Ci sono stati tre attacchi contro auto sull’autostrada a Jiyeh e tra le vittime ci sono due bambini, ha detto il Ministero della Sanità libanese.
Pubblicato il 13 maggio 2026
Tre attacchi di droni israeliani su auto lungo un’importante autostrada che collega Beirut al Libano meridionale hanno ucciso almeno otto persone, tra cui due bambini, ha riferito il Ministero della Sanità libanese.
Una fotografia delle auto bombardate condivisa dalla National News Agency libanese in seguito agli attacchi di mercoledì nell’area di Jiyeh, circa 20 km a sud della capitale libanese, mostrava i veicoli gravemente danneggiati, con gli esterni carbonizzati e fatti a pezzi.
Storie consigliate
elenco di 3 elementifine dell’elenco
Zeina Khodr di Al Jazeera, da Tiro, nel sud del Libano, ha detto che “il conflitto è solo in aumento”.
“È un conflitto che sta mettendo a dura prova i civili che vivono in queste aree”, ha affermato.
Si prevede che Libano e Israele terranno un nuovo ciclo di negoziati diretti giovedì a Washington, con la mediazione degli Stati Uniti.
Hezbollah, che ha lanciato attacchi contro il nord di Israele e contro le truppe israeliane che sono entrate e hanno occupato una sezione del Libano meridionale, afferma di opporsi ai negoziati negli Stati Uniti.
Mercoledì mattina, l’esercito israeliano ha emesso ordini di sfollamento forzato per i residenti di Meiss el-Jabal, Yanouh, Burj Shemali, Hula, Debl e Aabbasiyyeh, avvertendo che presto agirà “con la forza” contro questi sei villaggi del Libano meridionale.
Chiunque rimanga “mette in pericolo la propria vita”, hanno detto i militari, avvertendo i residenti di spostarsi di almeno 1.000 metri (0,6 miglia) di distanza in “aree aperte”.

Dopo questa nuova serie di ordini di sfollamento forzato – che si sono verificati quasi quotidianamente nella scorsa settimana – Khodr di Al Jazeera ha detto che uno dei pochi ospedali rimasti nella zona si trovava nella zona di sfollamento.
“Ne sono rimasti solo tre in tutto il distretto di Tiro, e ci sono ancora persone che vivono qui. Almeno 100.000 persone vivono ancora qui”, ha detto.

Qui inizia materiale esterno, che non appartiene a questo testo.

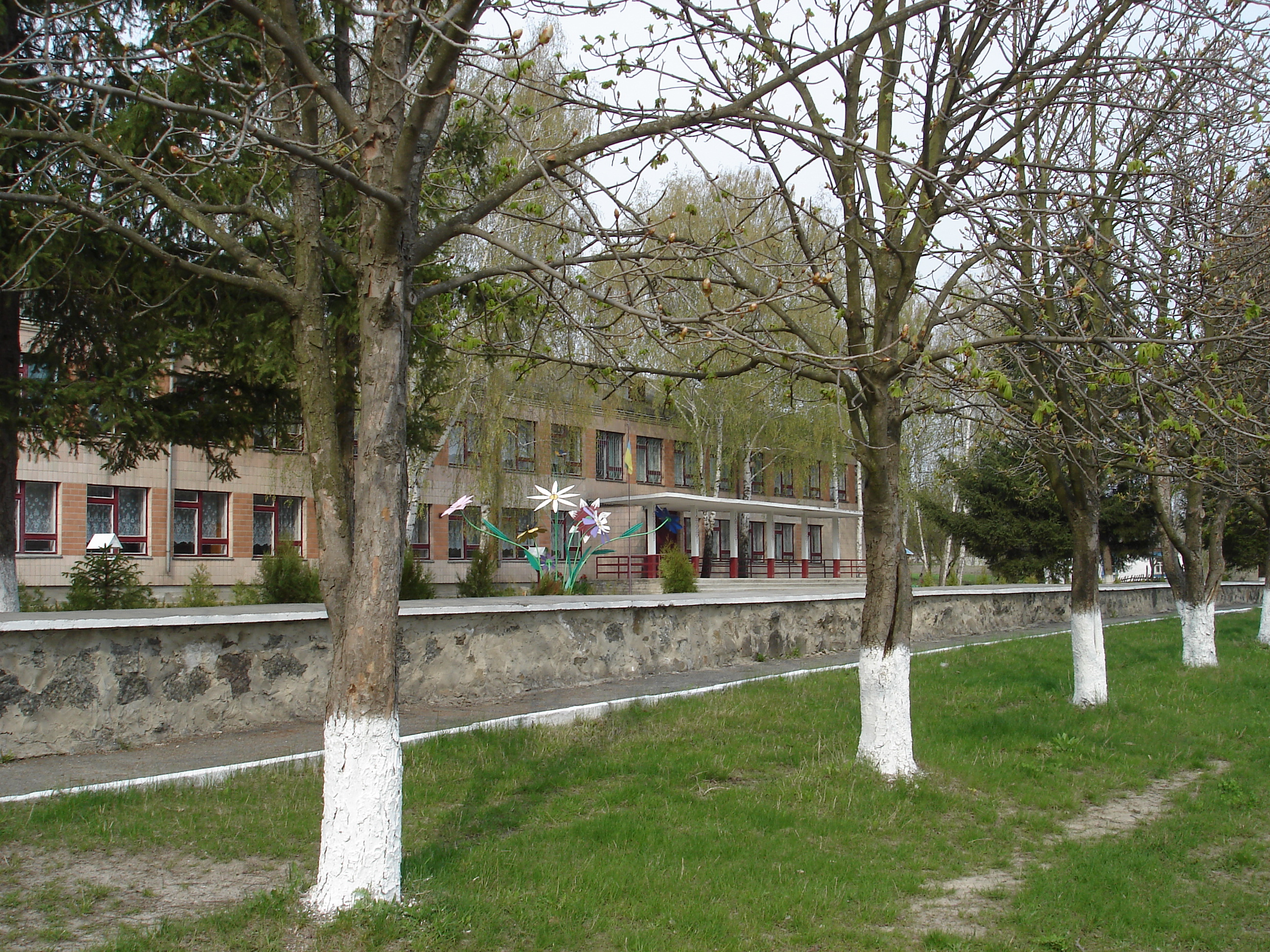 Заречье, школа, 2006.5

“Questi ospedali sono davvero un’ancora di salvezza per queste persone, ma alcuni di loro, quelli che sono feriti, non ce la fanno perché la strada è un lungo viaggio per raggiungere questi ospedali e le persone sono ancora nei villaggi più a sud”.
Martedì, 13 persone sono state uccise in attacchi contro città del sud, tra cui due paramedici della Protezione civile libanese, Hussein Jaber e Ahmad Noura, secondo il Ministero della sanità pubblica libanese.
Il ministero riportato che almeno 380 persone sono state uccise durante la tregua, portando il bilancio totale delle vittime dall’inizio dell’invasione e dei bombardamenti israeliani, il 2 marzo, a più di 2.800.
Lunedì ha anche affermato che 108 servizi medici di emergenza e operatori sanitari sono stati uccisi in Libano durante la guerra, con più di 140 attacchi israeliani registrati contro ambulanze e strutture mediche.
“Tutto ciò sta avendo un enorme impatto qui sulle comunità del Libano meridionale”, ha detto da Tiro Obaida Hitto di Al Jazeera. “E c’è una crescente crisi umanitaria, con oltre un milione di sfollati”.